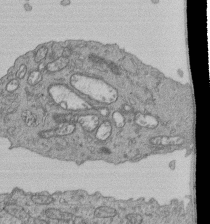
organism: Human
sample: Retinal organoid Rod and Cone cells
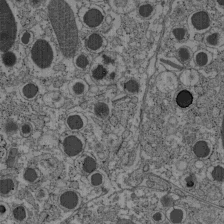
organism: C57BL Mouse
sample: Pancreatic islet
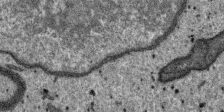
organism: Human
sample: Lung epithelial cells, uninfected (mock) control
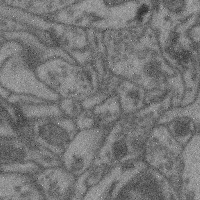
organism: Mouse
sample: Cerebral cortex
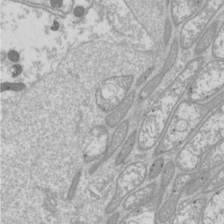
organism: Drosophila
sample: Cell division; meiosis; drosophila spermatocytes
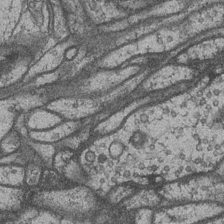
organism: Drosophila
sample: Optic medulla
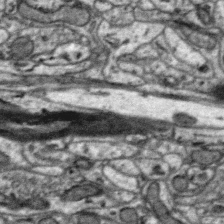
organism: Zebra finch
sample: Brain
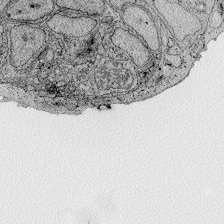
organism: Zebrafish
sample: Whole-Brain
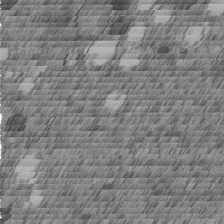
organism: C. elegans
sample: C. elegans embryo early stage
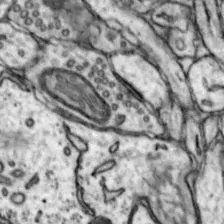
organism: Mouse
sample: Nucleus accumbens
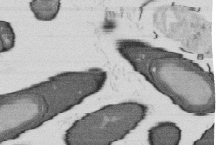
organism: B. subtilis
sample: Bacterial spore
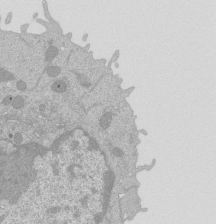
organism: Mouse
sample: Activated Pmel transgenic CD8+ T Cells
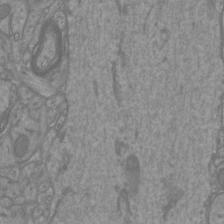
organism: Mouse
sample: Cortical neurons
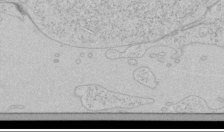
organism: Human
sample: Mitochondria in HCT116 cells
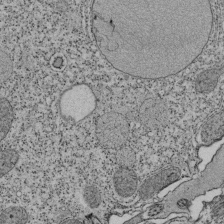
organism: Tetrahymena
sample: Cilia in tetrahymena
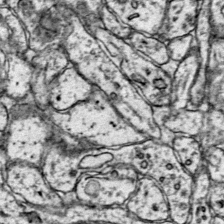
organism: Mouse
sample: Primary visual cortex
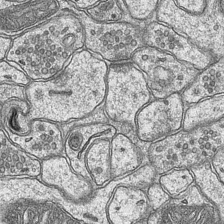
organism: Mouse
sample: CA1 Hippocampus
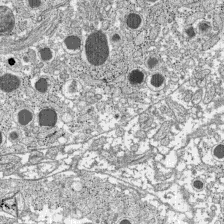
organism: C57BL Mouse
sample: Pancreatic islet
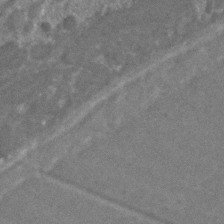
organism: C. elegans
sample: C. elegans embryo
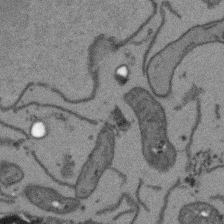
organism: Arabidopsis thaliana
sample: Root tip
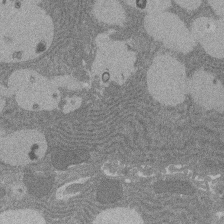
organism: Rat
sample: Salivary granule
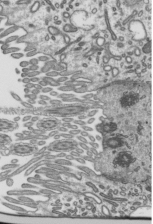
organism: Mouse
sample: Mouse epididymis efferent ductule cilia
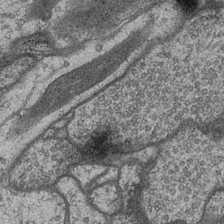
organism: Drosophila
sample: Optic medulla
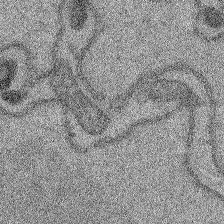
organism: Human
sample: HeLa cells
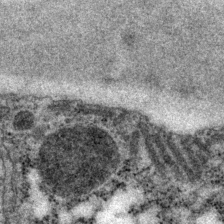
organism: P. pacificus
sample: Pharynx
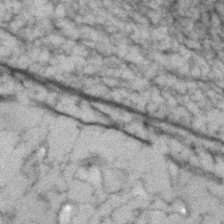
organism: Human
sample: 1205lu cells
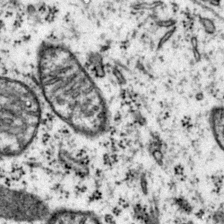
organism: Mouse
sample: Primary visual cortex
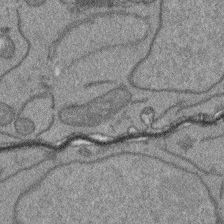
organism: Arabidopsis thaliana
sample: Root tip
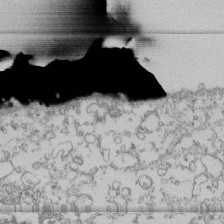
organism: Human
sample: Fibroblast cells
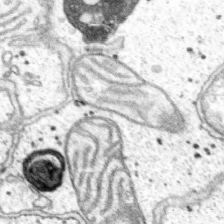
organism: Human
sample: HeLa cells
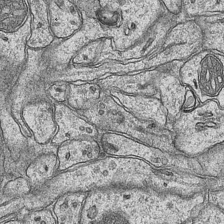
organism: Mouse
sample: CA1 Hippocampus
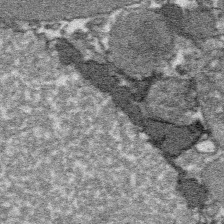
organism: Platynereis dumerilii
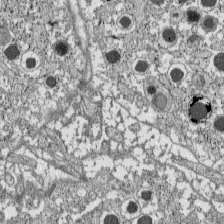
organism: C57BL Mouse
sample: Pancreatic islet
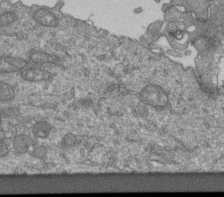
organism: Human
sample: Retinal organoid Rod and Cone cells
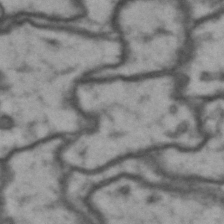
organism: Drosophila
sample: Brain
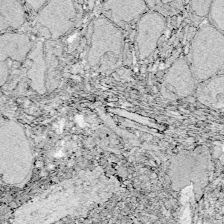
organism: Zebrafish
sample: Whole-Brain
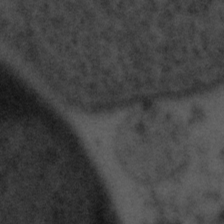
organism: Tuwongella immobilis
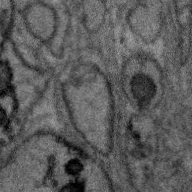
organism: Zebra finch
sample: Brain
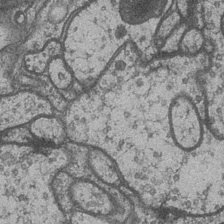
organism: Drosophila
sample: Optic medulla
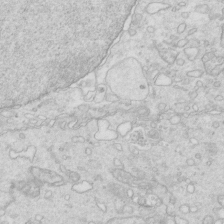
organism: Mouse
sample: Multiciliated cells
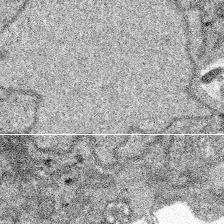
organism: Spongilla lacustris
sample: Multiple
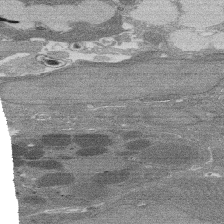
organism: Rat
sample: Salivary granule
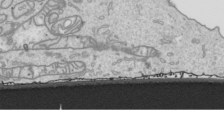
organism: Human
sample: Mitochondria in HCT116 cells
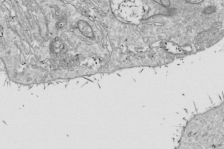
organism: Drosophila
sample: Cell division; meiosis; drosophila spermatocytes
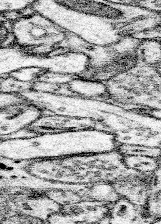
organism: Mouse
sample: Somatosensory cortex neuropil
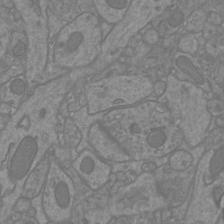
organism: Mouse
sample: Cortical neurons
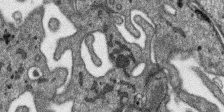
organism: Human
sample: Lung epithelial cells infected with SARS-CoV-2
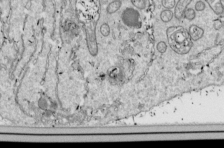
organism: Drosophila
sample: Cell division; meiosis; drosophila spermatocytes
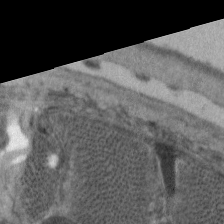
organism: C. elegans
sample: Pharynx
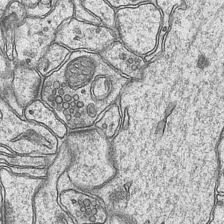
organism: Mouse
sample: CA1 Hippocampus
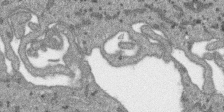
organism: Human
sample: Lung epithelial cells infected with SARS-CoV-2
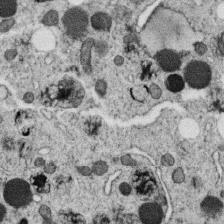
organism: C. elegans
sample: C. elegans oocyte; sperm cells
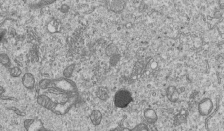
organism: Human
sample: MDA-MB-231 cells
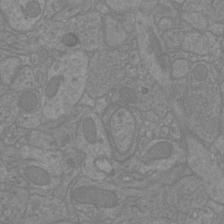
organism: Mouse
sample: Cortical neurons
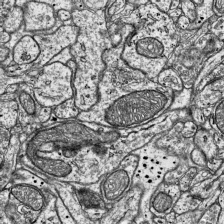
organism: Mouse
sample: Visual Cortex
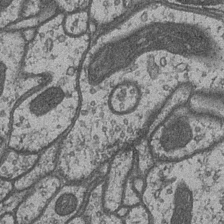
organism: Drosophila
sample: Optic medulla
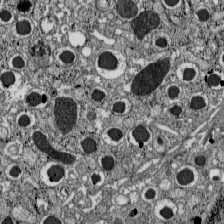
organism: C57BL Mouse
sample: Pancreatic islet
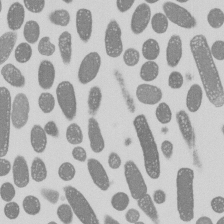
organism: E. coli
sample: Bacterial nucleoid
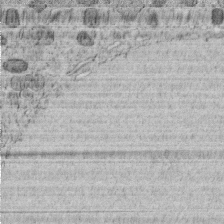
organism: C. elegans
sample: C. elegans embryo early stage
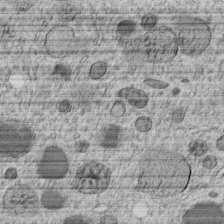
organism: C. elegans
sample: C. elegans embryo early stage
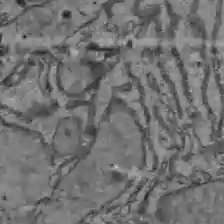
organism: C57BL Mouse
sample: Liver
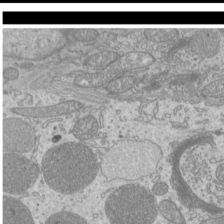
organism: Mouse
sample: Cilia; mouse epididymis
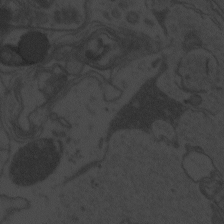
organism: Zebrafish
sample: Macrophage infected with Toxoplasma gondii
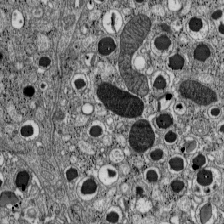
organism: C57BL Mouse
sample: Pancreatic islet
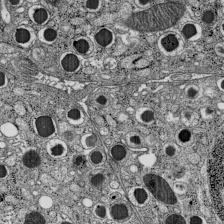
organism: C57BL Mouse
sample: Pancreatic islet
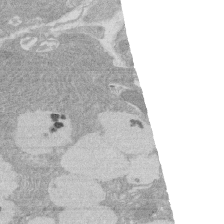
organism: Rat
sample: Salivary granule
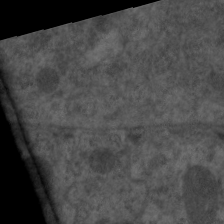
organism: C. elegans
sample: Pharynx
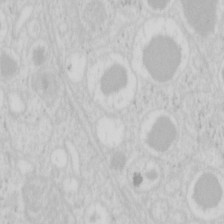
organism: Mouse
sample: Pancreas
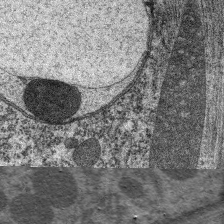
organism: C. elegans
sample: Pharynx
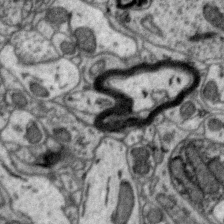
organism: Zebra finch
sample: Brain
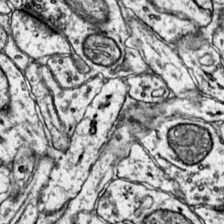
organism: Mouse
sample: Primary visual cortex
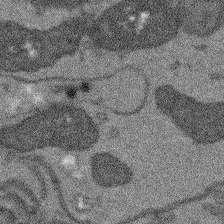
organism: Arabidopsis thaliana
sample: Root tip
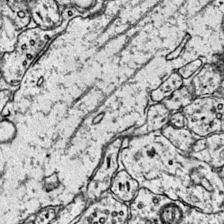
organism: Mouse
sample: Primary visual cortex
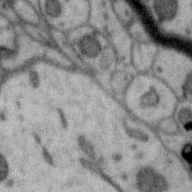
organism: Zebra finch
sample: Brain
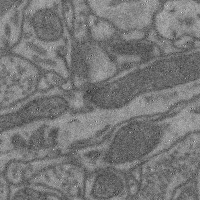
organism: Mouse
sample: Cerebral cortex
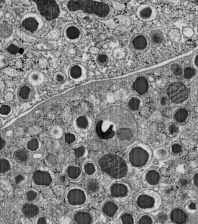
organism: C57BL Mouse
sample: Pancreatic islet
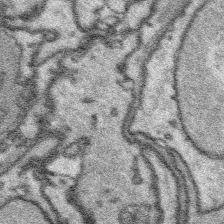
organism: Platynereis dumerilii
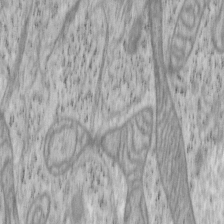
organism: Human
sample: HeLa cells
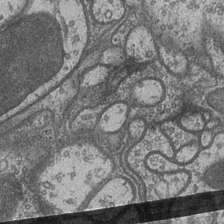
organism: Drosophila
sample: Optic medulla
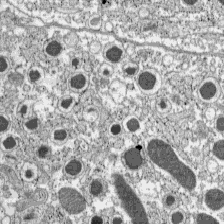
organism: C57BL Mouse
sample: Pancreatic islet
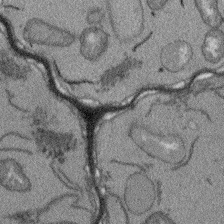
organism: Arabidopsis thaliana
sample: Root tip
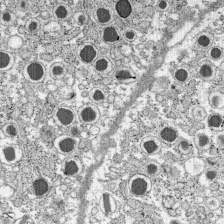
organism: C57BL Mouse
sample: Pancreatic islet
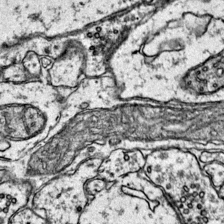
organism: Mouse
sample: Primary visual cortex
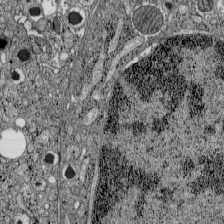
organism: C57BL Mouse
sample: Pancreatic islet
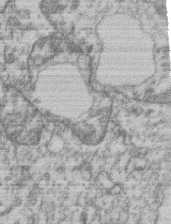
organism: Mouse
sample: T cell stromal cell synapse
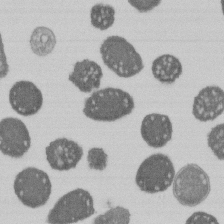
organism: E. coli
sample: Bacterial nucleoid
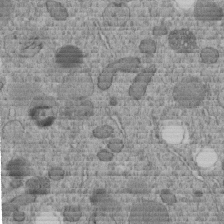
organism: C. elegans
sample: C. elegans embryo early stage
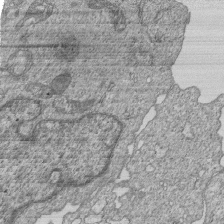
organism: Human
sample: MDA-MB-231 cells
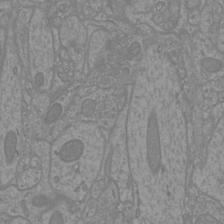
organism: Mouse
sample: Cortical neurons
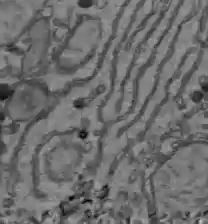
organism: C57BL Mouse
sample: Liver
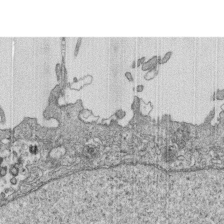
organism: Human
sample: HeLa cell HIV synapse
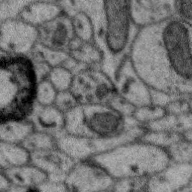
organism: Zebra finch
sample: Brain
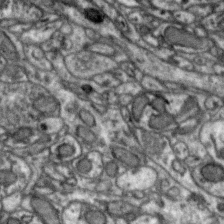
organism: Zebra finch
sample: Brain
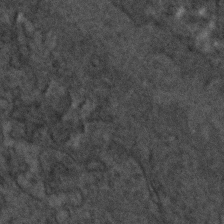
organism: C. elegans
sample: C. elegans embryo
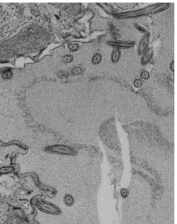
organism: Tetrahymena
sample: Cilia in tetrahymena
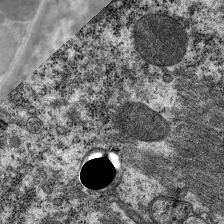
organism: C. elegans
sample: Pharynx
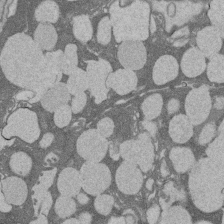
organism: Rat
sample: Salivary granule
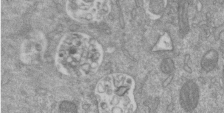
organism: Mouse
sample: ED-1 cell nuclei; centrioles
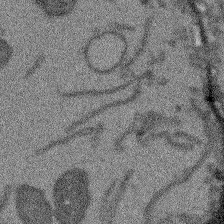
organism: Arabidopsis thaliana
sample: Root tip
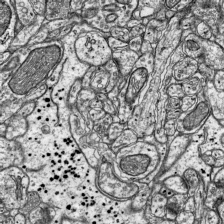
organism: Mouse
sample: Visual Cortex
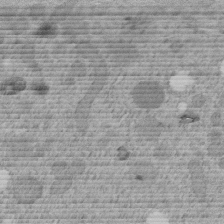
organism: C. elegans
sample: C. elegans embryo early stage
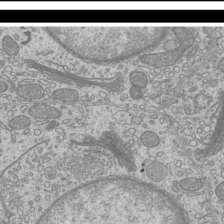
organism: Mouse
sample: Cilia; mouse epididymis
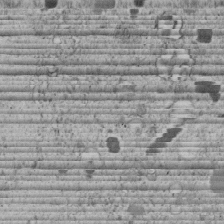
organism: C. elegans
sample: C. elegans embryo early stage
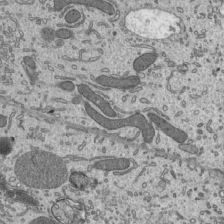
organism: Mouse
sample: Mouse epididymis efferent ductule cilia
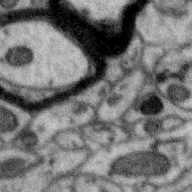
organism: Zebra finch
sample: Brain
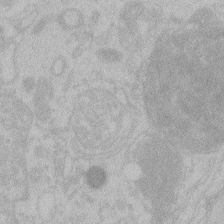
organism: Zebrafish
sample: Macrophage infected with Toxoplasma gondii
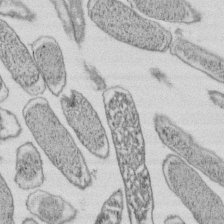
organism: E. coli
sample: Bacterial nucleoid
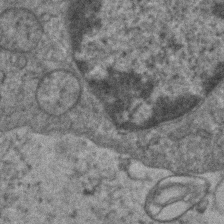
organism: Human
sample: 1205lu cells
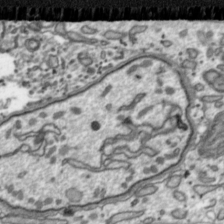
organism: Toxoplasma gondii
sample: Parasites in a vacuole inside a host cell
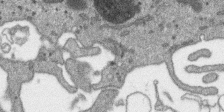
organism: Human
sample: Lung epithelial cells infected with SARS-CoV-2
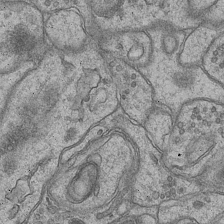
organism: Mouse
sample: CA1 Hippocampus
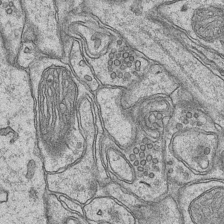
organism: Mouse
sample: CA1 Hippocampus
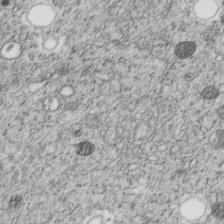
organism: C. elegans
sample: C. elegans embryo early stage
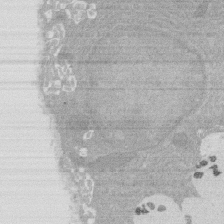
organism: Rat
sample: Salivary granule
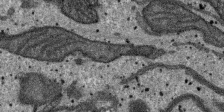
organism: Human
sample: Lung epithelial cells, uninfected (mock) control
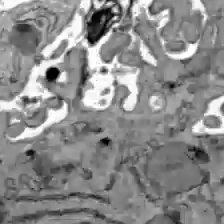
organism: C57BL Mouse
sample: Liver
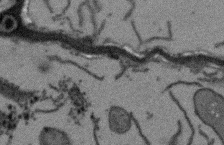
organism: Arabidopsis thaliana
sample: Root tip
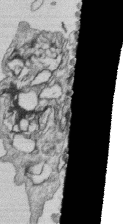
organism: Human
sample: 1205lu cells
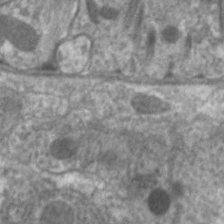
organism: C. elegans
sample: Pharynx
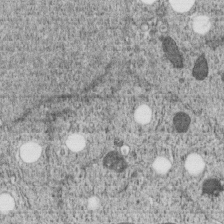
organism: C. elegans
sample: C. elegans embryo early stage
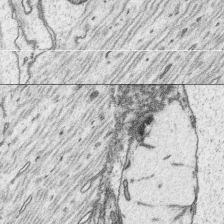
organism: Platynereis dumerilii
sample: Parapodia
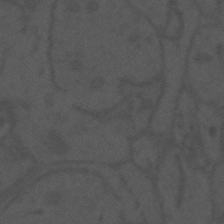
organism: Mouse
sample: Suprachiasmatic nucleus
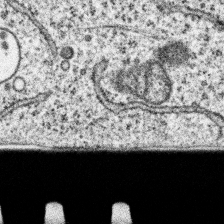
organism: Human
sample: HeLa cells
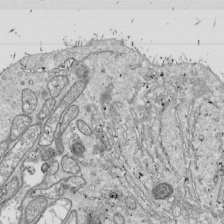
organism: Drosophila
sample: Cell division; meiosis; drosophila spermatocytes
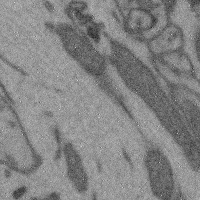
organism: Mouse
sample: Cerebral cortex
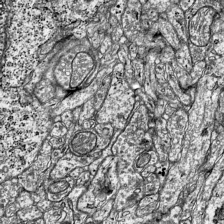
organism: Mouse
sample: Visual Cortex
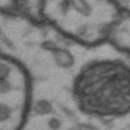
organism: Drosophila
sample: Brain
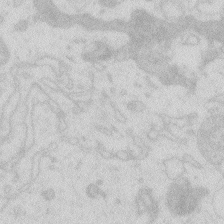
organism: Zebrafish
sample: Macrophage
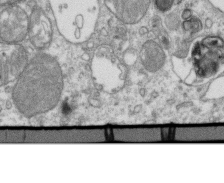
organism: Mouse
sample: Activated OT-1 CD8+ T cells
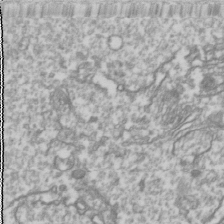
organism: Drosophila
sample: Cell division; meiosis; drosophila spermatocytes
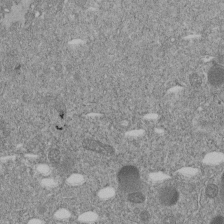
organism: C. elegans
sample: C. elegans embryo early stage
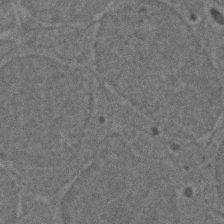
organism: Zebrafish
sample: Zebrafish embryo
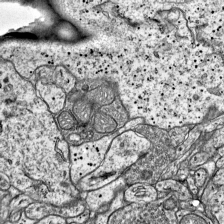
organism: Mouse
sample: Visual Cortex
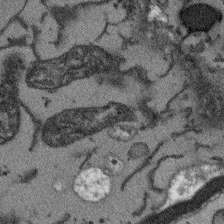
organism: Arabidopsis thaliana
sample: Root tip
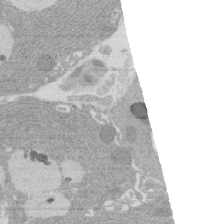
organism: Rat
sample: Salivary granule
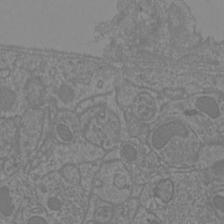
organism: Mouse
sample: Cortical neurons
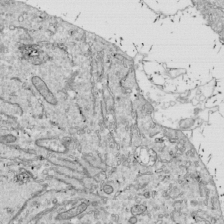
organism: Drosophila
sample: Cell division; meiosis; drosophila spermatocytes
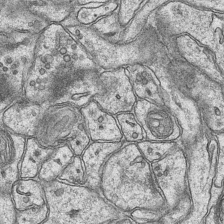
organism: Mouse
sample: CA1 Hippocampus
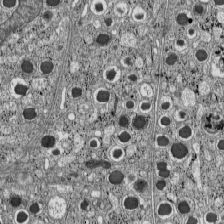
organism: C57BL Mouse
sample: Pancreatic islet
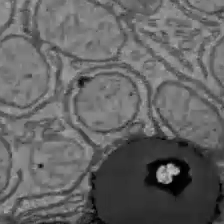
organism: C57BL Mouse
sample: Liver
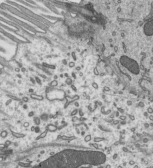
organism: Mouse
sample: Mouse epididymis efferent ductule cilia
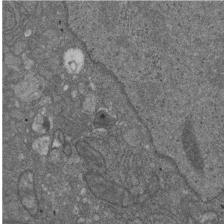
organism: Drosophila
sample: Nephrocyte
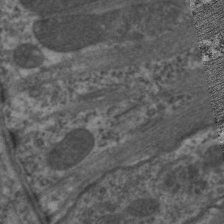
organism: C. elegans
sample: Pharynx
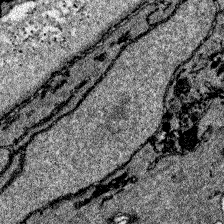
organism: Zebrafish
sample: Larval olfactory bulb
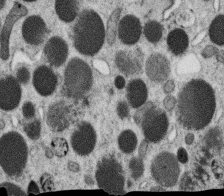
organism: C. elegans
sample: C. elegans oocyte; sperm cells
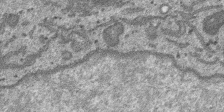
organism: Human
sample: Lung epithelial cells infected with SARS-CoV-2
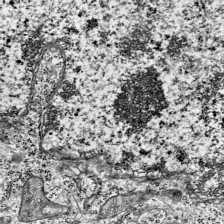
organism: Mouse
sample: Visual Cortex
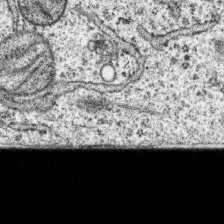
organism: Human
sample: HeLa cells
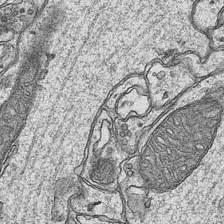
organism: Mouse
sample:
========
## [DIRECTIONS FOR THIS TASK]
Could the lines from the first entry through the line that contains "sample: Bacterial spore" be copied exactly, with all pictures left out?

## [EXPECTED OUTPUT]
organism: Human
sample: Retinal organoid Rod and Cone cells
organism: C57BL Mouse
sample: Pancreatic islet
organism: Human
sample: Lung epithelial cells, uninfected (mock) control
organism: Mouse
sample: Cerebral cortex
organism: Drosophila
sample: Cell division; meiosis; drosophila spermatocytes
organism: Drosophila
sample: Optic medulla
organism: Zebra finch
sample: Brain
organism: Zebrafish
sample: Whole-Brain
organism: C. elegans
sample: C. elegans embryo early stage
organism: Mouse
sample: Nucleus accumbens
organism: B. subtilis
sample: Bacterial spore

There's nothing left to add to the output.